- _TO DO_
In the data that follows, find each line containing "Category" and copy it.

Dataset records:
-.-.-
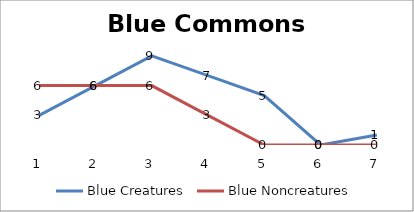
| Category | Blue Creatures | Blue Noncreatures |
|---|---|---|
| 0 | 3 | 6 |
| 1 | 6 | 6 |
| 2 | 9 | 6 |
| 3 | 7 | 3 |
| 4 | 5 | 0 |
| 5 | 0 | 0 |
| 6 | 1 | 0 |
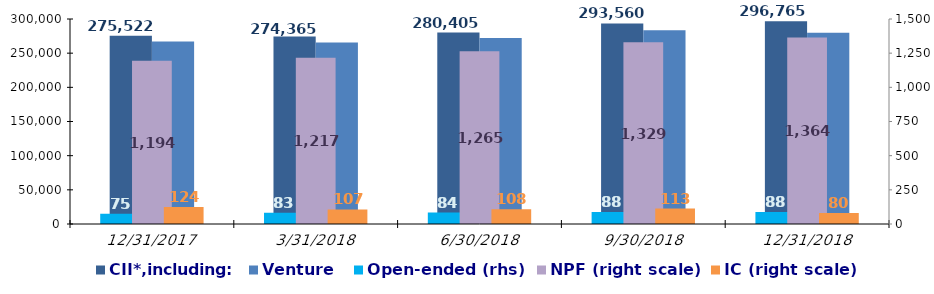
| Category | CII*,including: | Venture |
|---|---|---|
| 12/31/17 | 275522.311 | 267000.791 |
| 3/31/18 | 274364.654 | 265684.134 |
| 6/30/18 | 280405.018 | 272052.334 |
| 9/30/18 | 293559.598 | 283620.683 |
| 12/31/18 | 296765.381 | 279713.253 |
-.-.-
- _RESPONSE_
| Category | Blue Creatures | Blue Noncreatures |
| Category | CII*,including: | Venture |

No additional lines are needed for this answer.